No Confidence in Testing Inference on the Regents Exam
Students are learning more statistics in high school math courses than ever before, which is great: statistical literacy is essential to life in the modern world. But statistical techniques are subtle, and must be taught and tested carefully. To that point, consider question 35 from the June 2022 Algebra 2 Regents exam, which involves the important but tricky concept of statistical inference.
The set up of the problem establishes that 65% of a city’s residents drive to work, and an intervention hopes to reduce that percentage. The ultimate question is this: After the intervention, is a random sample of residents in which 61% drive to work evidence that the intervention was successful?
In order to establish the context for making an inference, a dot plot of sample proportions from simulated samples is shown. The trouble begins with the student directive:
“Construct a plausible interval containing the middle 95% of the data.”
What is meant by “the data” here? Does this refer to the simulation data? Because if so, that wouldn’t make sense. You don’t need to construct a “plausible interval” that contains 95% of the simulation data. It’s all right there. You can construct an exact interval that contains 95% of the data.

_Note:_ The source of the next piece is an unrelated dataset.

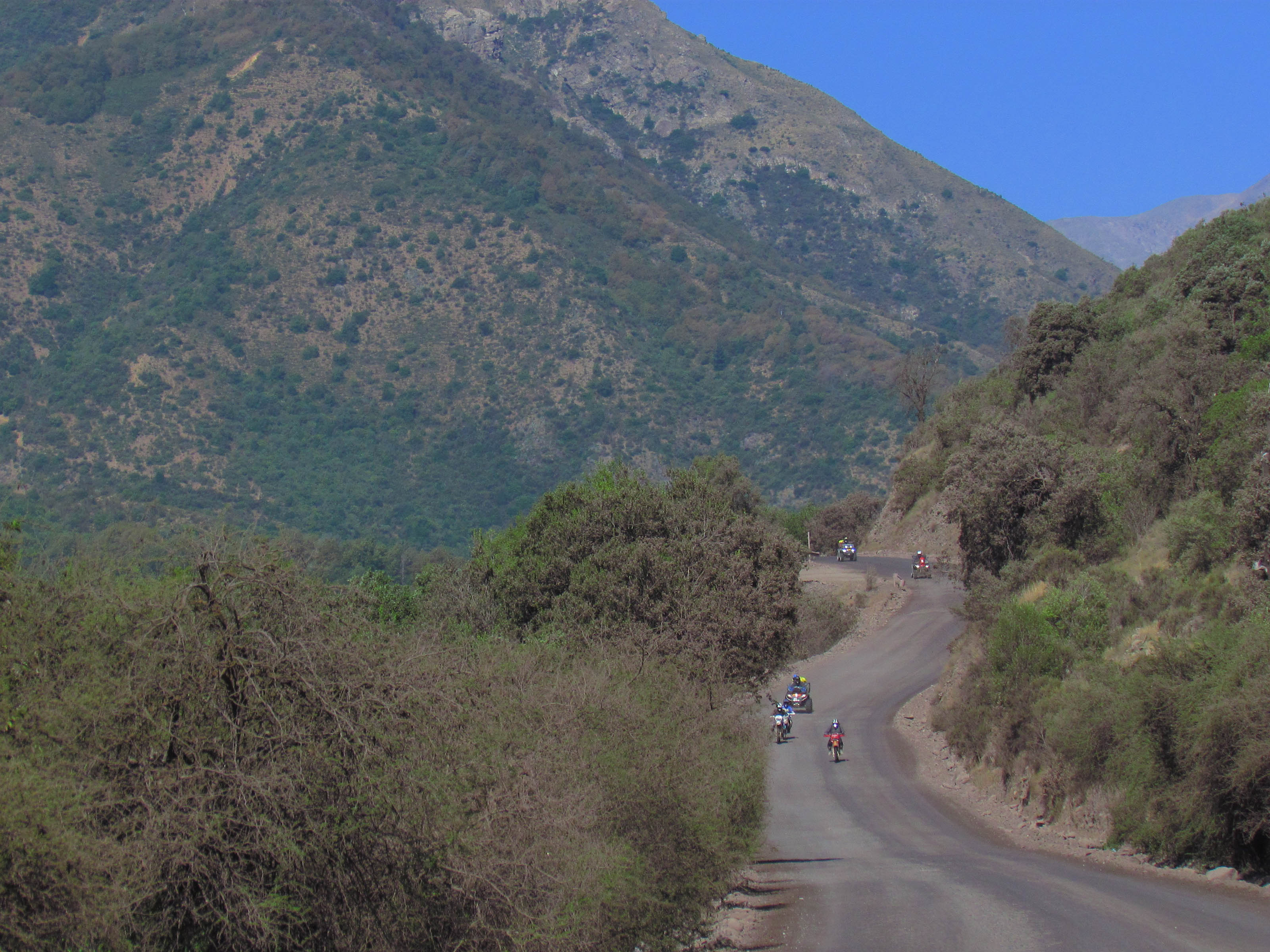 Los Queñes

You don’t want an interval that contains “the data”. What you want is an the interval that contains the central 95% of the sampling distribution of sample proportions, a theoretical distribution used in making inferences. This interval in the sampling distribution can be constructed using the mean and standard deviation of an individual sample, because in the case of sample proportions the mean and standard deviation of a sample can be used to estimate the mean and standard deviation of the sampling distribution itself.
Drawing inferences using statistics is subtle, and vaguely referring to “the data” confuses and obscures the important details of the process. I spent a lot of time trying to clearly build these ideas up in my book Painless Statistics precisely because I don’t think most students and math teachers, many of whom are now occasional statistics teachers, really understand the connection between sampling distributions, estimators, and inference making. As evidence of that, consider this student response.
The student refers to the interval they’ve constructed as a “confidence interval”. While similar in structure, this is not a confidence interval: a confidence interval is used to estimate an unknown population parameter, which is not what is happening here (the population proportion has already been estimated to be 65%). The fact that this student received full credit for this response suggests there are probably more than a few math teachers out there who also think this is a confidence interval. (At least they aren’t saying a 95% confidence interval means they are 95% confident of their results, as they have done before.)
It’s good that more students are learning more statistics, but in order to teach and learn statistics properly we can’t have our standardized tests working against us.